I was first called to missions when I was 14 years old. There was an alter call and I was a hormonal teenage girl and I felt the call. In tears me and my closet girlfriends went up hand in hand laying our lives down for the Lord. It was a wonderful experience that helped shape my life, but I remember when I really felt the weight of my "Call" or whatever the Hell you want to call it. I was a freshman in college and during a chapel some guy, like all the other guys, was talking about taking the gospel to the least reached, the most dangerous, hardest places in the world. I was just sitting there going through the motions, ooing and awwing at the amazing stories. But the Lord called my spirit to attention and like a cannon ball to the stomach I realized, HOLY CRAP THIS IS IT! This was the call, this was my call. There wasn't another option.
Naturally I called my parents and told them, "Mom. Dad. We need to talk. We set up a time, they probably thought I was pregnant or something. To their great relief I explained in the most dramatic way that I was called to missions. With tears in my eyes I went on and on about when I go they may never hear from me again, and that I might die. And to my dismiss their response was a meager, all knowing "We know". I was kind of hoping for a grand emotional bonding experience and so I re-explained with even greater zeal the intensity of future. And they just said the same thing.

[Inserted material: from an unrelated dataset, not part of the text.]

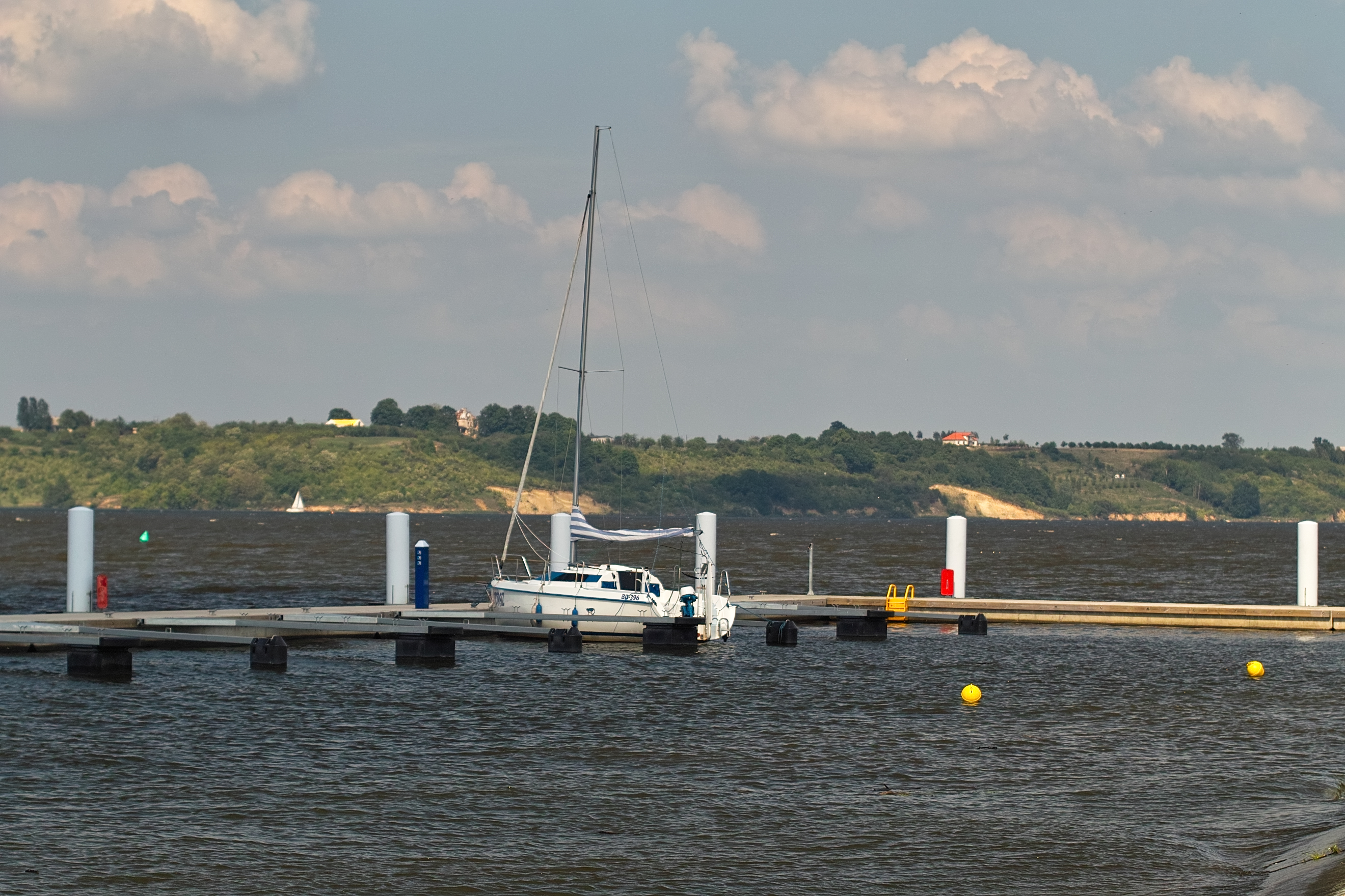 Przystań wodna na Jeziorze włocławskim

My mom said that she knew from the time that I was conceived the Lord was going to take me to the ends of the earth for the sake of the gospel. And I was all like, "Thanks for telling me that NOW Mom!" But God's timing is good, and she knew it was better for me to hear it from Him.

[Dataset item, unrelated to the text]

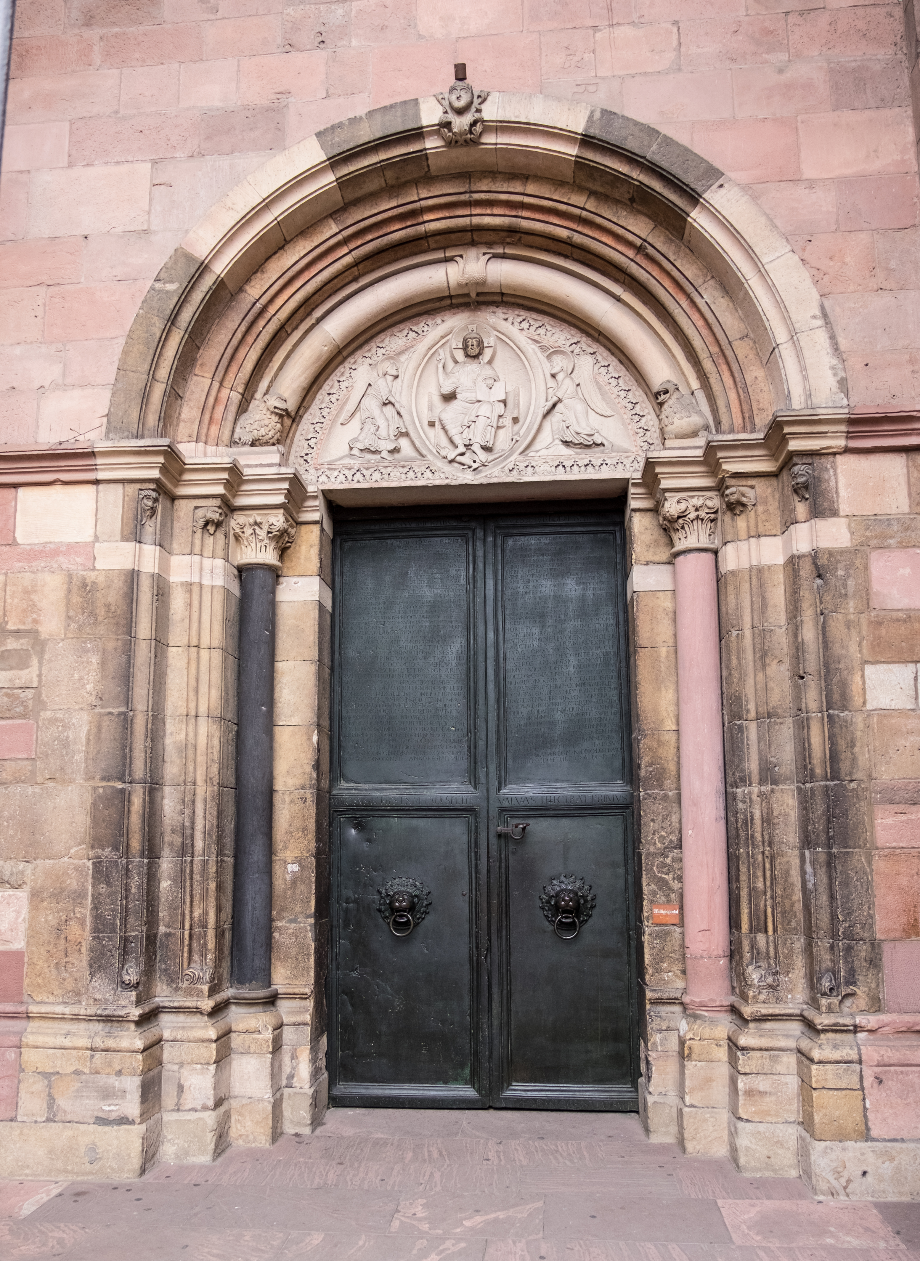 Willigisportal (Marktportal) des Mainzer Doms

Since then I have come off that emotional high, not to say that I am still not called or that I am not called to that life, I just mean the glamour that the American church can put on missions has worn off a bit and reality has set in.

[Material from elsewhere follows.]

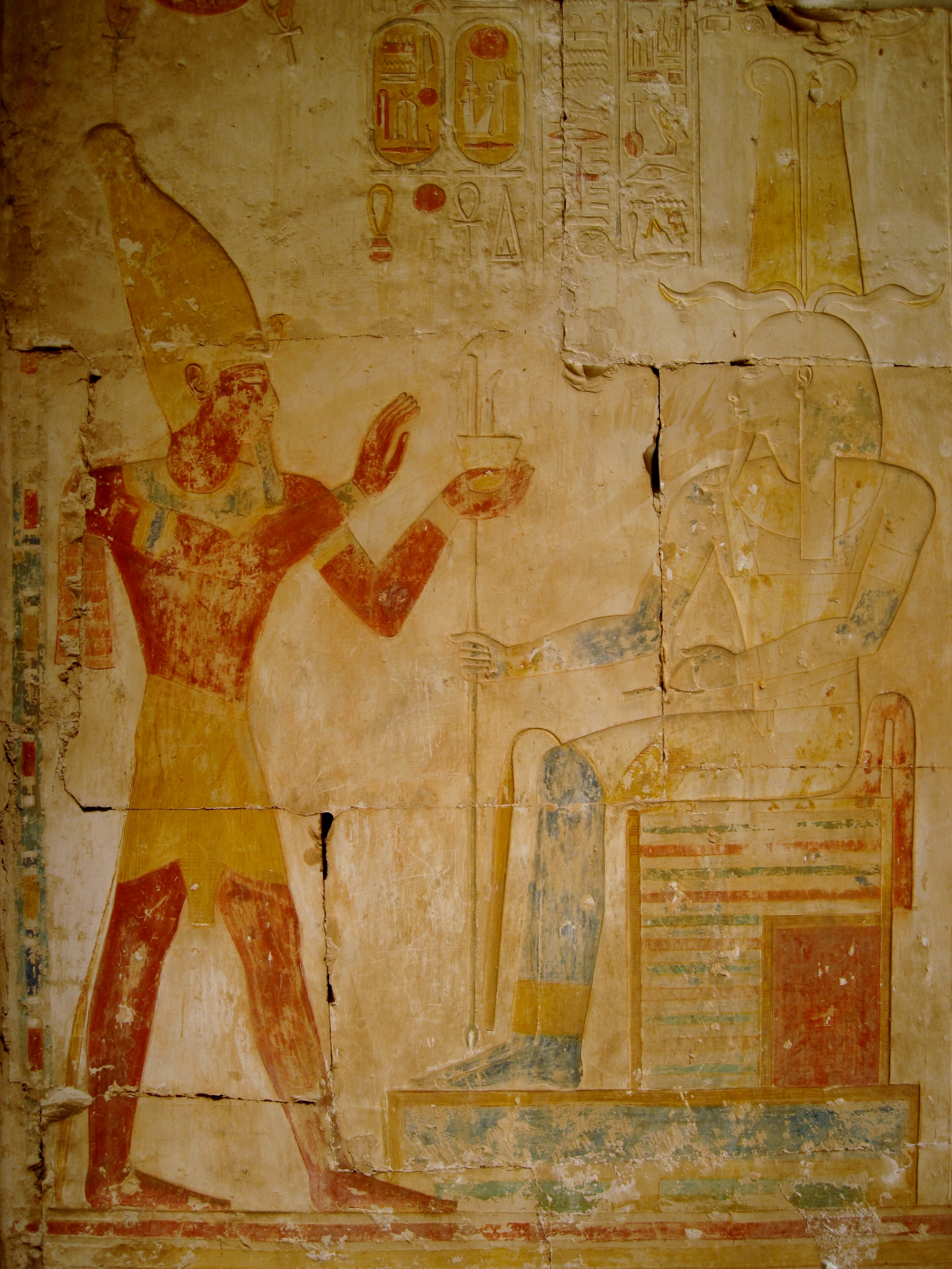 Relief im Tempel Ramses II. in Abydos, Ägypten

I like reality, its more realistic.
This ridiculously long intro was all to say that I am going people. And over the course of many months I will probably tell you all about. I will share my heart, babble on and on, and then expect you to join me. I am not going to "should" on you or anything, but for some reason God has given us ALL the responsibility to reach the nations. We all play a part. Mine is to go, my parents - to give birth to me and raise me right, and yours might be to send. So get ready to have your heart strings pulled on, because the heart of God is no joke.